Lymph Node Gross Tumor Volume Detection in Oncology Imaging via Relationship Learning Using Graph Neural Network

Abstract

Determining the spread of lymph node gross tumor volume (GTVLN) is essential in defining the respective resection or irradiating regions for the downstream workflows of surgical resection and radiotherapy for many cancers. Different from the more common enlarged lymph node (LN), GTVLN also includes smaller ones if associated with high positron emission tomography signals and/or any metastasis signs in CT. This is a daunting task. In this work, we propose a unified LN appearance and inter-LN relationship learning framework to detect the true GTVLN. This is motivated by the prior clinical knowledge that LNs form a connected lymphatic system, and the spread of cancer cells among LNs often follows certain pathways.
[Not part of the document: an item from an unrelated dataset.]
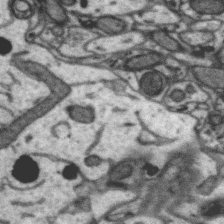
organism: Zebra finch
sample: Brain

Specifically, we first utilize a 3D convolutional neural network with ROI-pooling to extract the GTVLN’s instance-wise appearance features. Next, we introduce a graph neural network to further model the inter-LN relationships where the global LN-tumor spatial priors are included in the learning process. This leads to an end-to-end trainable network to detect by classifying GTVLN. We operate our model on a set of GTVLN candidates generated by a preliminary 1st-stage method, which has a sensitivity of > 85 % at the cost of high false positive (FP) (> 15 FPs per patient). We validate our approach on a radiotherapy dataset with 142 paired PET/RTCT scans containing the chest and upper abdominal body parts. The proposed method significantly improves over the state-of-the-art (SOTA) LN classification method by 5.5 % and 13.1 % in F1 score and the averaged sensitivity value at 2, 3, 4, 6 FPs per patient, respectively.